Anny de Basse conquista medalha de ouro nos 100m rasos nos Jasc

Atleta de Balneário Camboriú que já havia ganhado a prova em 2015, fez desta vez o tempo de 12s11.

Por CRISTIANO RIGO DALCIN da FESPORTE,
em Lages/SC

📷 Antonio Carlos Mafalda / Fesporte

A
tual campeã brasileira Sub-23 e inspirada na rival, a velocista de Balneário Camboriú, Anny de Basse, 20 anos, garantiu a medalha de ouro dos 100 metros rasos da 57ª edição dos Jogos Abertos de Santa Catarina (JASC)). A prova que apontou a mulher mais rápida de Santa Catarina foi disputada na tarde desta sexta-feira, 3, na pista de atletismo do Estádio Vidal Ramos Júnior, em Lages.

A vitória consolidou a condição de mulher mais rápida de Santa Catarina, pois Anny já havia vencido a prova nos Jasc de 2015. Porém, o tempo de 12seg11 não foi o melhor resultado da carreira da atleta. "Mas foi um grande resultado, com certeza. Meu tempo no Brasileiro Sub-23 foi melhor, pois a prova foi disputada em pista sintética", explica Anny, que marcou o tempo de 11.81 na competição em Porto Alegre.

Apesar disso, a vitória não deixou de ser um novo impulso na carreira. Anny é portadora de Síndrome de Poland, uma deformidade rara que afeta a região torácica e é caracterizada pelo subdesenvolvimento do músculo peitoral de um lado do corpo e, em alguns casos, provoca a sindactilia, a ausência de dedos nas mãos. A atleta já tentou ser classificada como atleta paraolímpica, mas não há uma classificação funcional para a sua deformidade. Ela é a primeira atleta com deficiência a vencer uma prova do atletismos dos Jasc.

"Eu tenho tempo melhor que a maioria das atletas amputadas e teria chance até de disputar a Rio 2016", conta Anny, que tem apenas o dedo mínimo da mão esquerda, razão pela qual não pode ser considerada como amputada. Diante do potencial e da impossibilidade de competir entre as atletas paraolímpicas, Anny confessa que havia perdido uma pouco da motivação e já não estava conseguindo melhorar os tempos.

Até que recebeu a visita da rival nas pistas e amiga fora delas,Tamiris de Liz, velocista de Joinville, que estava morando em San Diego, na Califórnia. "Depois que ela visitou a gente, consegui correr bem e ganhei o Brasileiro, e agora essa prova", ressalta a bicampeã. 

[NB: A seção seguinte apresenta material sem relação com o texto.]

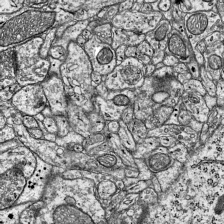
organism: Mouse
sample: Visual Cortex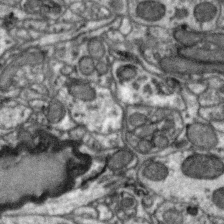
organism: Zebra finch
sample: Brain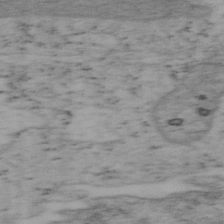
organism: Mouse
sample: OT-I killer T cells with ID8 ovarian cancer cells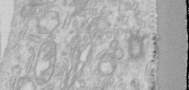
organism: Human
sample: Centriole in RPE cells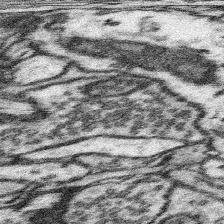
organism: Mouse
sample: Somatosensory cortex neuropil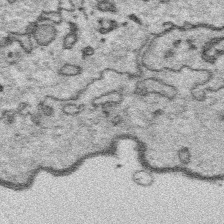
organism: Platynereis dumerilii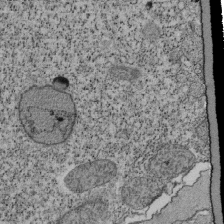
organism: Tetrahymena
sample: Cilia in tetrahymena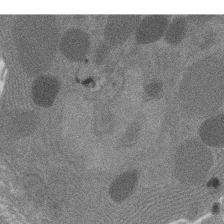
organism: Rat
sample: Salivary granule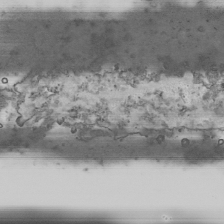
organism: Human
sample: Mitochondria in HCT116 cells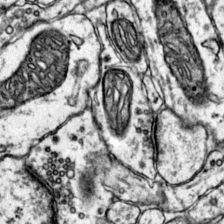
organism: Mouse
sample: Primary visual cortex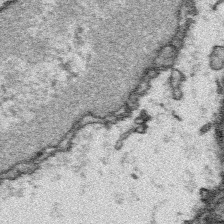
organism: Platynereis dumerilii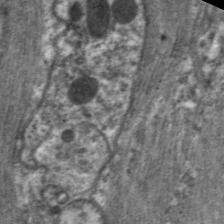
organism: C. elegans
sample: Pharynx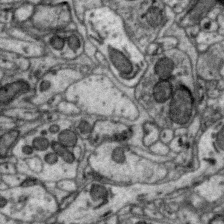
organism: Zebra finch
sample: Brain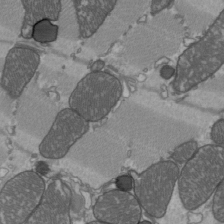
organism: C57BL Mouse
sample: Heart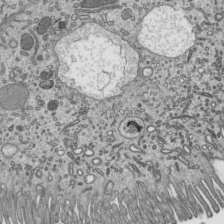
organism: Mouse
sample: Mouse epididymis efferent ductule cilia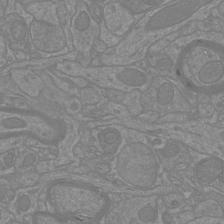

O curioso é que Tamiris cruzou a linha de chegada logo atrás, na segunda colocação, para levar a medalha de prata. "Eu sabia que tinha poucas chances por não estar na melhor forma e tinha que acertar a largada, o que não acertei, Mas sabia que a Anny estava muito bem, ainda mais que é minha amiga, então fiquei contente por ela", disse Tamiris.

Se a amizade fez a diferença nos Jasc, a superação tem sido uma constante na vida de Anny. A atleta de Balneário Camboriú treina em uma pista de atletismo, sem curva, totalmente adaptada pelo técnico Diogo Gamboa. Para garantir uma melhor dinâmica do movimento de corrida na hora da largada devido ao peitoral maior e a ausência dos dedos da mão esquerda, Anny treina com um peso acoplado a mão esquerda. "Ela supera isso pois é extremamente competitiva", atesta o treinador.


Os Jasc são uma promoção do Governo de Santa Catarina, por intermédio da Fesporte, em parceria com a prefeitura e Agência de Desenvolvimento Regional (ADR) de Lages.